La misión de la Iglesia, en la memoria de Jesús, tiene un mensaje que no es simplemente un optimismo sino una esperanza en Dios que jamás puede abandonar a sus hijos e hijas y en la humanidad que tiene riquezas interiores que no conocemos. La contemplación de los bienes recibidos y la belleza de los saberes, sabidurías y experiencias humanas nos llaman a nacer a una nueva manera de existir – es decir salir de nosotros mismos y de nosotras mismas – para escribir nuestra historia, a partir de los dos verbos: « recibir » y « dar » que son como los dos movimientos naturales y esenciales de nuestra respiración.

Arranca la Cuaresma, un tiempo de oración, reflexión, preparación para la Pascua. ¿Cómo vivir esta segunda Cuaresma del coronavirus?

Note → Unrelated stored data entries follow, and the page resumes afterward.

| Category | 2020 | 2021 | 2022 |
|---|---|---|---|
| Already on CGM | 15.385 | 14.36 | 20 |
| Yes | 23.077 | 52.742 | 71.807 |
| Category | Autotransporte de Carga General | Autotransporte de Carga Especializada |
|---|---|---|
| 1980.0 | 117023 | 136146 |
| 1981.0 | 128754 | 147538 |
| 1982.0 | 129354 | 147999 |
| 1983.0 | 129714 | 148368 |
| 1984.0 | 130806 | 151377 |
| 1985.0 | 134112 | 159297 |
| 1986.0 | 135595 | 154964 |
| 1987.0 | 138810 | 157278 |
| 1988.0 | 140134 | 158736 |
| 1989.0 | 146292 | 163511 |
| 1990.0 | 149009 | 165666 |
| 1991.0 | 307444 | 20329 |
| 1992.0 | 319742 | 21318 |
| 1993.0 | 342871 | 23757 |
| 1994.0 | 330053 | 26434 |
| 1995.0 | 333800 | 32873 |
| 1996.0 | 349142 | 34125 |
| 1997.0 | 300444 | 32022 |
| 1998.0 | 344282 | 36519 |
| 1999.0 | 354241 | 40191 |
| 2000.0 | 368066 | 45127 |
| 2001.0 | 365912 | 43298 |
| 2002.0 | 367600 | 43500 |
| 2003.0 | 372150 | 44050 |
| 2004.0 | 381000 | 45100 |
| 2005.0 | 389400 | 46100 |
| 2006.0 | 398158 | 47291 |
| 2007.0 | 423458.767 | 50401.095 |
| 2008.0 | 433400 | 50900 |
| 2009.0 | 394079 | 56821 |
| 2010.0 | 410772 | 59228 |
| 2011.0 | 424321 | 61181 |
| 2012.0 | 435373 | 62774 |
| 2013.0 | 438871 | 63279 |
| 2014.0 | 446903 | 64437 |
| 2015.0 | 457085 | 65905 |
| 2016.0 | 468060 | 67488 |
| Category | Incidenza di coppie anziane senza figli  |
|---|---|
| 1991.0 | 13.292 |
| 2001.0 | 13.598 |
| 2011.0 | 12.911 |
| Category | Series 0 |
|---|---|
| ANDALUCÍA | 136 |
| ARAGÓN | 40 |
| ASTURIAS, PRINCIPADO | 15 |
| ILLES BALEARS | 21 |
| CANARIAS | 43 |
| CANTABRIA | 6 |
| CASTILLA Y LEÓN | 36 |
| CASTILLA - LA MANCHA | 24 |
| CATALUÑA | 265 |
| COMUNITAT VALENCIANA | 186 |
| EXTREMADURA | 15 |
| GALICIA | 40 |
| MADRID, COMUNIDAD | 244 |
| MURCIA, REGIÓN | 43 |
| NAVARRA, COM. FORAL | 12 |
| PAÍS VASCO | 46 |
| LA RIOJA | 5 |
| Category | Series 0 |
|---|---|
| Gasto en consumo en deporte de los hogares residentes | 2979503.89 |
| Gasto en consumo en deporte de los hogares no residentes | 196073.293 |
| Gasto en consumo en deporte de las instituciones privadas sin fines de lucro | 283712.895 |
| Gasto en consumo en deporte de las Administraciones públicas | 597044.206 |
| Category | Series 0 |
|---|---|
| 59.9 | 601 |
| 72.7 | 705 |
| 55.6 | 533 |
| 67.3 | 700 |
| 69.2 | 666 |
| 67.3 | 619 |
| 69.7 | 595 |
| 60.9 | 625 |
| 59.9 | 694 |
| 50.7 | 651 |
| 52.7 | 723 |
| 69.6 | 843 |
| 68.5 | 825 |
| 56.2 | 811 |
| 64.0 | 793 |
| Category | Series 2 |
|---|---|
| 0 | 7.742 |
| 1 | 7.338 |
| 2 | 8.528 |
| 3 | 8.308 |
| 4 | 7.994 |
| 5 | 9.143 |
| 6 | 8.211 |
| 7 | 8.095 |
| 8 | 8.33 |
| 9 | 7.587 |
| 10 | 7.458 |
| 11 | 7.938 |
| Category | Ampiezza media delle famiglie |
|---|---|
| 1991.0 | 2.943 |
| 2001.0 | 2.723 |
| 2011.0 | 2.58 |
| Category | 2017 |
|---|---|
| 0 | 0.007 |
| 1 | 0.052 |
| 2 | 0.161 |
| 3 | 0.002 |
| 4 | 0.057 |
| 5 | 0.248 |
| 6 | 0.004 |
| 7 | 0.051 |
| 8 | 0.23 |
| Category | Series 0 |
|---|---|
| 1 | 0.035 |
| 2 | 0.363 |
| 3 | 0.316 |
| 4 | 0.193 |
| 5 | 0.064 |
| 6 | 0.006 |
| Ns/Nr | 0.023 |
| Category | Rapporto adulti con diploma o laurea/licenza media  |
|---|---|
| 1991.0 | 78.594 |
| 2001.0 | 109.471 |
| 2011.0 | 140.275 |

La Cuaresma es un tiempo de “verdad” para los cristianos. Cuarenta días para hacer un camino interior y mirar con sinceridad y humildad nuestra vida personal y relacional. Es un tiempo para redescubrir el sentido de nuestra vida y reconciliar nuestra fe y nuestra manera de vivir.

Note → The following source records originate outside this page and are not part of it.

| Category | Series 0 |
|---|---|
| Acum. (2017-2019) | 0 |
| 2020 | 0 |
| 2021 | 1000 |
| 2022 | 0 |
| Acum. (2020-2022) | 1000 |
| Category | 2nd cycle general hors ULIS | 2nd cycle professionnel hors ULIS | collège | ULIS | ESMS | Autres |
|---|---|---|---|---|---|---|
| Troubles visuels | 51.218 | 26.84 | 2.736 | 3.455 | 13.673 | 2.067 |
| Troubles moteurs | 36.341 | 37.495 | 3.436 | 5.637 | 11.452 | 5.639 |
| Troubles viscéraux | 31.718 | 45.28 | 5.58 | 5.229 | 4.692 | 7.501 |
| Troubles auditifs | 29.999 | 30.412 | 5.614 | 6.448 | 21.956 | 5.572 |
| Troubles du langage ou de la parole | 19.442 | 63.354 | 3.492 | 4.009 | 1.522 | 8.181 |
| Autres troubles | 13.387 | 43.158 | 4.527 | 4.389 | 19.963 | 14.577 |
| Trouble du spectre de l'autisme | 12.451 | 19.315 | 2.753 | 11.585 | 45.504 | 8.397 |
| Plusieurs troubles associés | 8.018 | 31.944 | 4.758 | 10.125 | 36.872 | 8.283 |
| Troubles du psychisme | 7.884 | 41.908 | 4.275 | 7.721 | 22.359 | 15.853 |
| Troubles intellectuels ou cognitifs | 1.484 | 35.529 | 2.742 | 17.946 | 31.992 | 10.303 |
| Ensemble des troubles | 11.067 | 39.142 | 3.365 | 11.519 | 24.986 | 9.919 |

Las tres llamadas que el Evangelio recuerda a los creyentes, a partir de las enseñanzas de Jesús son: el ayuno, la oración personal y la limosna. Son como tres experiencias esenciales para que la persona pueda vivir de una manera más humana y para reconciliarse con los otros, con Dios y consigo misma. Además, la relación entre esos tres ejercicios físicos y espirituales nos conduce a un nuevo encuentro con Dios, con “el otro” y con “nosotros mismos”. Se trata de vivir un nuevo equilibrio, una cura, una sanación de las tres dimensiones de la vida: el cuerpo (con el ayuno), la dimensión espiritual (con la oración secreta que se practica en la confidencialidad) y la relación social (que se manifiesta en esa limosna que se traduce en el amor a los más pobre a quien ofrecemos lo que tenemos pero también lo que somos: nuestra capacidad para escuchar, compartir, consolar y acompañar).

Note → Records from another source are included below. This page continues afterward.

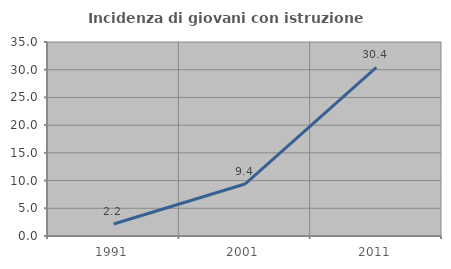
| Category | Incidenza di giovani con istruzione universitaria |
|---|---|
| 1991.0 | 2.174 |
| 2001.0 | 9.375 |
| 2011.0 | 30.435 |
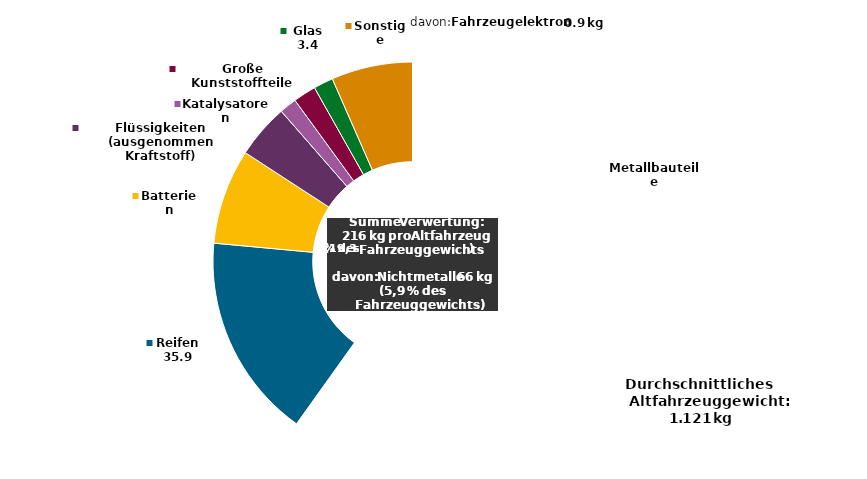
| Category | Series 0 |
|---|---|
| Metallbauteile | 129.597 |
| Reifen | 35.918 |
| Batterien | 16.702 |
| Flüssigkeiten
(ausgenommen Kraftstoff) | 9.5 |
| Katalysatoren | 3.027 |
| Große Kunststoffteile | 4.018 |
| Glas | 3.444 |
| Sonstige | 14.241 |
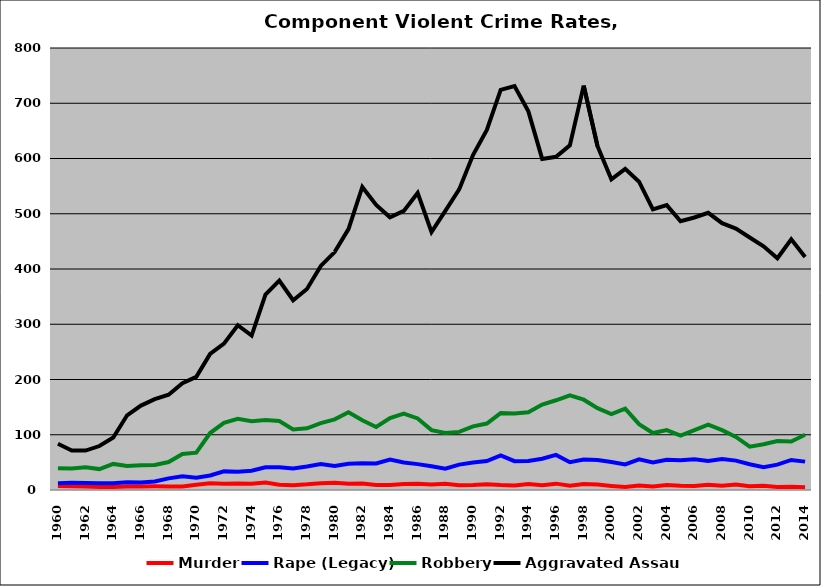
| Category | Murder | Rape (Legacy) | Robbery | Aggravated Assault |
|---|---|---|---|---|
| 1960.0 | 7.36 | 12.303 | 39.536 | 83.804 |
| 1961.0 | 6.816 | 12.92 | 38.759 | 71.516 |
| 1962.0 | 6.275 | 12.451 | 41.078 | 71.373 |
| 1963.0 | 5.599 | 12.181 | 37.819 | 79.568 |
| 1964.0 | 5.556 | 12.302 | 47.222 | 94.94 |
| 1965.0 | 6.317 | 13.8 | 43.635 | 135.18 |
| 1966.0 | 6.262 | 13.503 | 44.814 | 152.74 |
| 1967.0 | 6.58 | 15.454 | 45.464 | 164.307 |
| 1968.0 | 6.404 | 21.084 | 50.542 | 172.512 |
| 1969.0 | 6.338 | 25.05 | 65.091 | 193.36 |
| 1970.0 | 9.646 | 22.343 | 67.618 | 204.823 |
| 1971.0 | 12.039 | 26.214 | 103.107 | 246.408 |
| 1972.0 | 11.455 | 33.709 | 121.596 | 264.977 |
| 1973.0 | 11.754 | 33.092 | 128.752 | 298.282 |
| 1974.0 | 11.319 | 34.848 | 124.599 | 279.59 |
| 1975.0 | 13.339 | 40.976 | 126.678 | 353.793 |
| 1976.0 | 9.675 | 41.01 | 124.743 | 378.938 |
| 1977.0 | 8.824 | 39.076 | 109.58 | 343.445 |
| 1978.0 | 10.231 | 42.657 | 111.551 | 363.779 |
| 1979.0 | 12.409 | 46.898 | 121.031 | 405.641 |
| 1980.0 | 13.123 | 43.305 | 127.907 | 430.653 |
| 1981.0 | 11.379 | 47.325 | 140.769 | 472.193 |
| 1982.0 | 11.626 | 48.271 | 126.196 | 548.418 |
| 1983.0 | 8.863 | 47.963 | 114.01 | 515.94 |
| 1984.0 | 9.129 | 54.986 | 130.337 | 493.61 |
| 1985.0 | 10.897 | 49.793 | 138.138 | 505.103 |
| 1986.0 | 11.494 | 46.856 | 129.547 | 537.661 |
| 1987.0 | 10.133 | 43.067 | 108.333 | 466.933 |
| 1988.0 | 11.457 | 38.411 | 103.113 | 505.166 |
| 1989.0 | 8.639 | 45.942 | 105.17 | 544.11 |
| 1990.0 | 9.174 | 49.701 | 115.11 | 606.243 |
| 1991.0 | 10.53 | 52.39 | 120.284 | 651.55 |
| 1992.0 | 8.918 | 62.619 | 139.279 | 724.099 |
| 1993.0 | 8.045 | 52.104 | 138.428 | 731.126 |
| 1994.0 | 10.701 | 52.358 | 140.81 | 685.369 |
| 1995.0 | 8.783 | 56.617 | 154.54 | 599.288 |
| 1996.0 | 11.5 | 63.514 | 162.405 | 603.152 |
| 1997.0 | 7.746 | 50.405 | 171.445 | 623.699 |
| 1998.0 | 10.938 | 55.095 | 163.443 | 731.952 |
| 1999.0 | 9.771 | 54.258 | 148.232 | 622.297 |
| 2000.0 | 7.421 | 50.686 | 137.38 | 562.383 |
| 2001.0 | 5.407 | 46.424 | 147.193 | 581.342 |
| 2002.0 | 8.207 | 55.452 | 119.112 | 557.978 |
| 2003.0 | 6.175 | 50.038 | 103.111 | 507.942 |
| 2004.0 | 8.881 | 54.598 | 108.355 | 515.553 |
| 2005.0 | 7.477 | 54.05 | 98.287 | 486.504 |
| 2006.0 | 7.06 | 55.817 | 108.206 | 493.247 |
| 2007.0 | 9.442 | 52.54 | 118.279 | 501.748 |
| 2008.0 | 7.55 | 56.071 | 108.317 | 482.896 |
| 2009.0 | 9.852 | 53.193 | 96.135 | 473.212 |
| 2010.0 | 6.896 | 46.523 | 78.381 | 457.075 |
| 2011.0 | 7.601 | 41.18 | 82.745 | 441.147 |
| 2012.0 | 5.567 | 45.931 | 88.647 | 419.478 |
| 2013.0 | 5.894 | 54.387 | 87.786 | 453.784 |
| 2014.0 | 4.843 | 51.353 | 100.021 | 421.803 |

Esto puede inspirar mucho a los creyentes y a todas las personas de buena voluntad que buscan una manera de vivir que sea más humana y más significativa, en nuestro contexto de pandemia. La atención, la paz interior y la voluntad de justicia pueden permitirnos vivir un camino de reconciliación con los otros, con Dios y con nosotros mismos. La reconciliación – que vivimos, en este tiempo de Cuaresma con el perdón que pedimos y que podemos dar a quienes nos acompañan en la vida – hace de esta crisis una travesía simbólica del desierto para mirar de nuevo hacia la tierra nueva: una tierra prometida a todos y todas, sin discriminación, para vivir con dignidad y reconocimiento. Lo que se traduce en la paz.

Sobre todo, este tiempo de Cuaresma nos ofrece la posibilidad de vivir, con Cristo, una experiencia de resurrección. Es decir, ese “levantarnos”, con Él, el tercer día, porque la muerte no tiene la última palabra. Sin embargo, la condición para llegar a esta nueva mañana de la vida y del mundo es que consintamos y aceptemos vivir la experiencia de nuestra propia “pobreza“, para « ser pobre con los pobres », como dice el Papa Francisco. Y para estar vivos en Cristo, como dijo San Pablo.

Finalmente, este tiempo nos da la oportunidad de creer de nuevo y de dejar crecer en nosotros una vida más fuerte que la pandemia: la vida de la compasión y de la confianza que cantaremos en la noche de Pascua, después de renovar las promesas de nuestro bautismo: « Yo creo en Dios que da la vida y que quiere la alegría de la salvación para todos los vivos».